Karolinska University Hospital, Sweden

Title: Early detection of cardiac dysfunction after preterm birth by speckle-tracking echocardiography

Biography

Biography: Ulf Schubert

Abstract

Background: Preterm infants are at higher risk to suffer from adverse cardiovascular events later in life. However, data on cardiac function and possible interventions is scarce.
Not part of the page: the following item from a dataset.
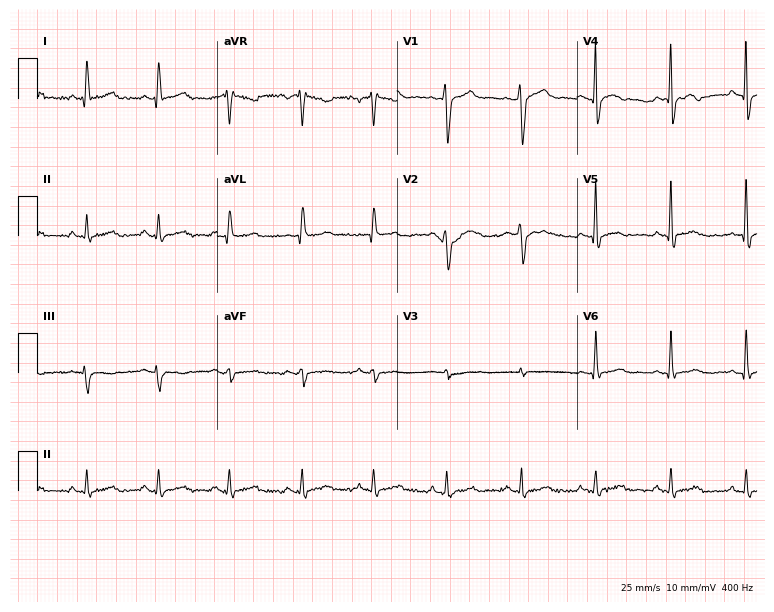
Electrocardiogram, a 39-year-old male patient. Overall reading on record: normal ECG.

Therefore, we undertook a sequential analysis of cardiac function after preterm birth by speckle-tracking echocardiography (STE) and compared the results to a healthy control group.
 
Methods: Evaluation of cardiac function of 25 very preterm infants (GA 26-30 weeks) at birth, term and 3 months of corrected age by STE and comparison to 30 healthy term children (1st investigation intrauterine), using longitudinal strain (%), strain rate (1/sec) and tissue velocities (cm/s) in both ventricles in systole and diastole for myocardial performance, and comparison to conventional echocardiography.
 
Results: Very preterm infants exhibited significantly lower left ventricular (LV) strain values (19.9 vs. 22.0%), systolic (5.8 vs. 6.4 cm/s) and diastolic (7.8 vs. 10.6 cm/s) tissue velocities and early diastolic strain-rate values (3.9/s vs. 4.7/s) at 3 months of corrected age compared to healthy controls. There was a trend of lower values even in the right ventricle- though not statistically significant.
 
Conclusion: LV systolic and diastolic dysfunction is present 6 months after very preterm birth and can be identified by STE while conventional echocardiography is not able to detect abnormal myocardial performance at this age. Dysfunction might occur because of premature adaption towards higher systemic afterload and re-modelling of the LV early in life. Therefore, we recommend using STE in early routine follow-up of preterm infants.